Молчалину невмоготу молчать, лакействовать, чужих собачек гладить. Невмоготу с начальниками ладить, на подчиненных кулаком стучать. В нем тайно совершается процесс, невидимый, но давний и упорный. Сейчас он встанет, выразит протест, оспорит все, что почитал бесспорным. Куда там Чацкому, герою громких фраз, которые достаточно звучали! Но ждите, слушайте, настанет час, придет пора — заговорит Молчалин!
Нет, не придет… Он знает их тщету — всех этих фраз, геройства и бравады. Молчалину молчать невмоготу, но он смолчит — минуя все преграды. И будет завтра так же, как вчера, держать свое бунтарство под запретом.
Когда со сцены уходить пора — молчалиным не подают карету.
Для чего на землю солнце светит, и сады шумят, и плещут реки?
— Для добра, — нам пояснят Монтекки.
— Для добра, — нам скажут Капулетти.
Но ведь солнце в черных тучах меркнет, а сады ломает град и ветер!
— Это зло, — кивают Капулетти.
— Это зло, — сочувствуют Монтекки.
И еще вдобавок — войны эти. Все враждуют в мире человеки!

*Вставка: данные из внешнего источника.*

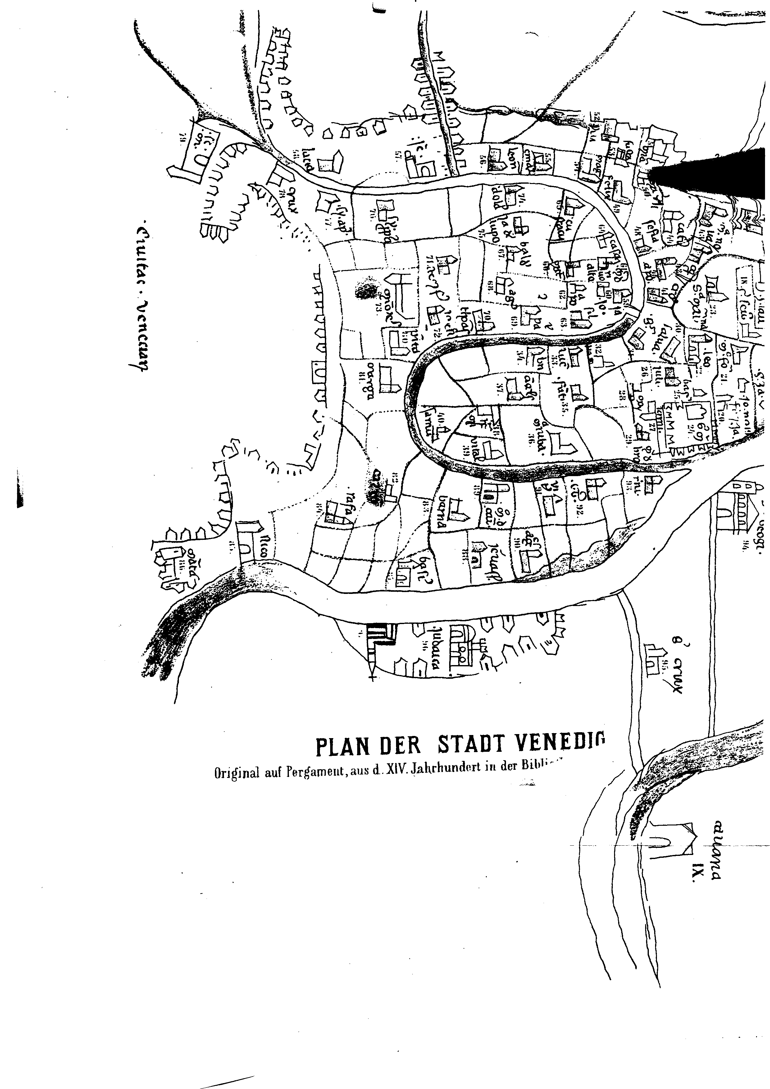 Bild der Stadt Venedig mit unbekanntem Entstehungsdatum (sicher aber aus dem 14. Jahrhundert) mit ursprünglicher Perspektive von Westen gemalt. Die Überschriftenzeile des Herausgebers (Albert Camesina Ritter von Sanvittore) wurde im Gegensatz zu den Titulaturen der Gotteshäuser (vom vermutlich franziskanischen Autor aus dem 14. Jahrhundert) zum besseren Vergleich mit den anderen Stichen eingenordet. Sonstiges: Bildtitelschriftzug wurde eingenordet, um ihn lesbar zu halten, nachdem das Bild um 90 Grad gedreht worden ist.

— Это зло, — печалятся Монтекки.
— Это зло, — вздыхают Капулетти.
Что же делать? Мы и так калеки. Мы воюем не одно столетье.
— Для добра, — храбрятся Капулетти.
— Для добра, — воинствуют Монтекки.
Но ведь станет пусто на планете. Воевать ведь скоро станет некем!
— Не беда! — ответствуют Монтекки.
— Не беда! — смеются Капулетти.
Ну а если… И леса, и реки — все сгорит… И кто тогда в ответе?
— Капулетти, — говорят Монтекки.
— Нет, Монтекки, — молвят Капулетти.
Люди ищут философские камни, а они лежат повсеместно. Каждый камень по-своему Гамлет: без толчка не сдвинется с места.
Есть у камня свои сомненья и свои вековые вопросы. Чтобы камень принял решенье, нужно камень поднять и бросить.
Философские, мудрые камни, каждый знает привычное место… Каждый камень — по-своему Гамлет…
Но трагедии им — неизвестны.
Датский принц давно уже не тот, не рискует с тенью разговаривать. Доктор Фауст в опере поет, у него на все готова ария. И на самый каверзный вопрос он готов ответить без суфлера.
Стал кумиром публики Панглос.
Хлестаков назначен ревизором.
Среди прочих радостных вестей новость у Монтекки с Капулетти: скоро будет свадьба их детей, и о том объявлено в газете.
И, как денди лондонский одет, Плюшкин прожигает все — до цента.
Собакевич поступил в балет.
Пришибеев стал интеллигентом.
Казанова пестует детей — у него отличная семейка.
Полюбивший службу бравый Швейк стал недавно капитаном Швейком.
И Мюнхгаузен, устав от небылиц, что ни слово — так и режет правду…
Сколько в мире действующих лиц действуют не так, как хочет автор!